Comment 13 johnks 2021-09-26 09:36:41 UTC
(In reply to Mike Kaganski from comment #12)
> (In reply to Buovjaga from comment #11)
> > Plenty of other editors behave like LibreOffice, for example Kate editor.
> 
> Indeed. E.g.:
> 
> 1. Linux: gedit: https://i.imgur.com/CkCK2Ti.png
> 2. Cross-platform: VSCode: https://i.imgur.com/PJfM7U9.png (Match Case and
> Regular expressions selected together)
> 3. Windows: notepad++: https://i.imgur.com/bg0Tkrn.png
> 
> And so on...

i see your point but check this screenshot of kwrite https://ibb.co/5GDFbHP
the match case button is selected by default. if i unselect it in kwrite, then it does case insensitive. otherwise it is case sensitive by default and i assume all the mentioned softwares are too. can you please confirm going into regular expressions selects match case by default or not? i does for me on kwrite but not on libreoffice
Comment 14 Mike Kaganski 2021-09-26 10:23:19 UTC
(In reply to johnks from comment #13)

You are shifting the goalposts - for the second time ;)

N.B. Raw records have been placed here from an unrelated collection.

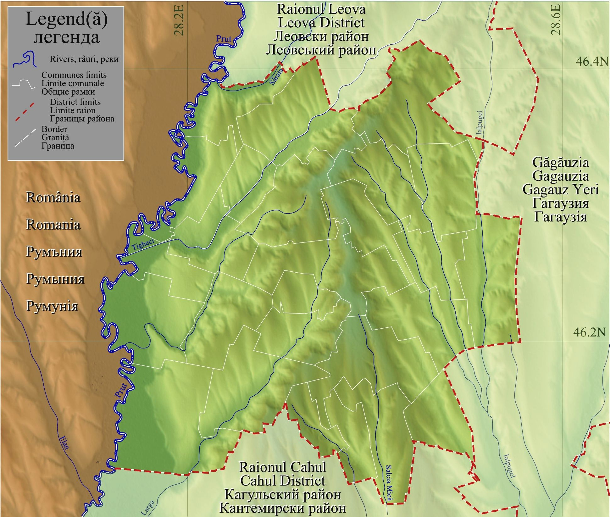 Harta de localizare a raionului Leova, Moldova.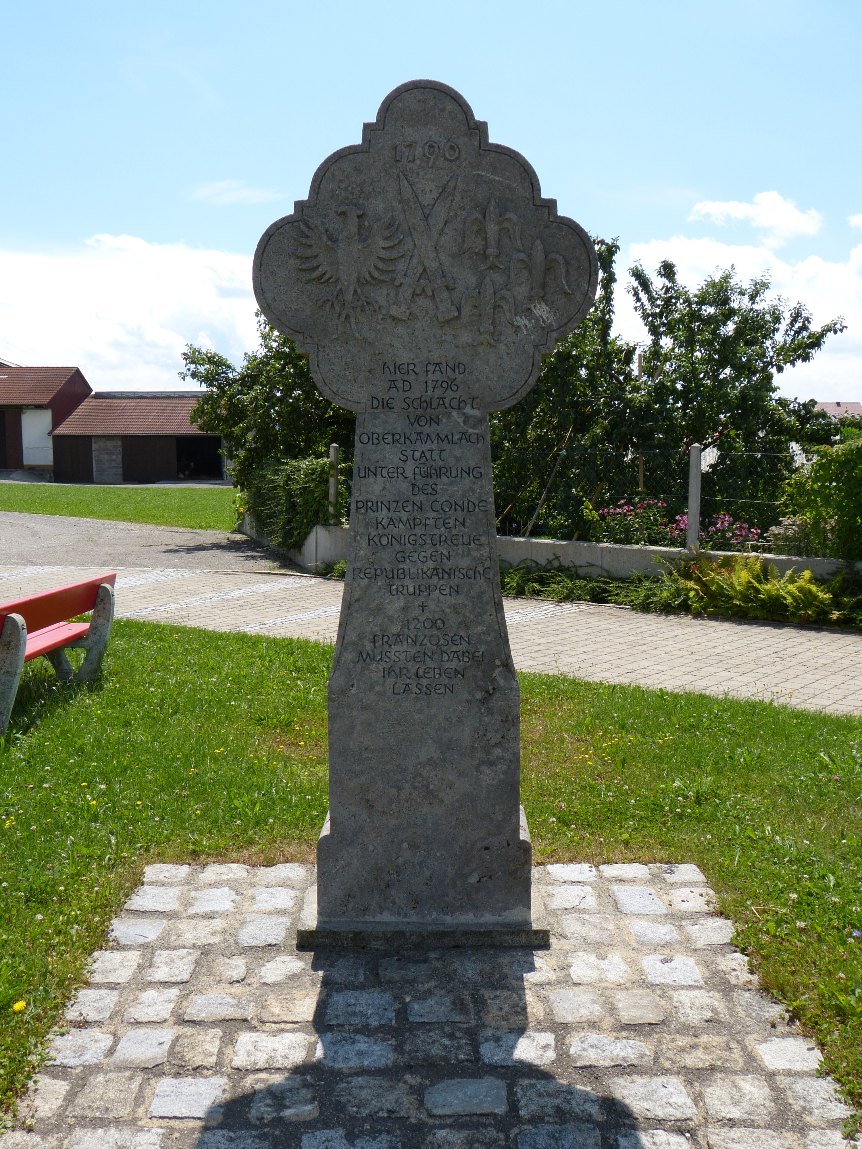 St. Joseph, Oberkammlach, Landkreis Unterallgäu, Bayern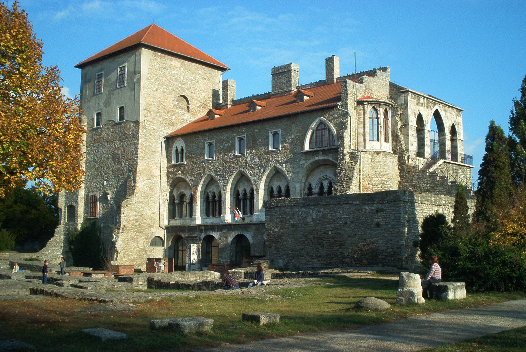 Château de Tata (Hongrie), deuxième photo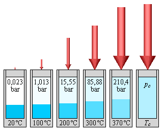 Dampfdruck von Wasser bei verschiedenen Temperaturen

It absolutely does not matter what kwrite decides its defaults. You may check that different applications have different defaults (and even different sets of supported flags) in them. You may e.g. look at comment 10, and look at the *two web services that you suggested for testing*, to see that the two services have different default values for "multiline" flag. This shows that it's up to the software what to have as its default value for the mode.

gedit and VSCode have both "case insensitive" by default; I didn't check notepad++ in that regard (I don't want to reset its settings). But even if they all had case-sensitive by default, it wouldn't change anything. LibreOffice is a separate application; and it is up to LibreOffice to decide which mode is most reasonable for majority of *its* users.

Anyway, *given that it is fine to control the flag using the checkbox* (as we already agreed), it is absolutely file to *not* change the checkbox state when *another* checkbox changes (they are *independent*). And further, given that the *default* mode is case-insensitive plain search, it is absolutely reasonable that when you check regular expressions from that default mode, case sensitivity is not enabled. Doing otherwise would be unexpected and wrong (creating hidden unobvious relations between settings).

The only thing that actually needs fixing is retaining "case sensitivity" flag across sessions - similar to bug 112271. But that is different, and needs an own report (if yet absent) - because this one is created initially with wrong premises, has already three different ideas, and would already be confusing/unmanageable if converted to "let's keep the value of the checkbox across sessions".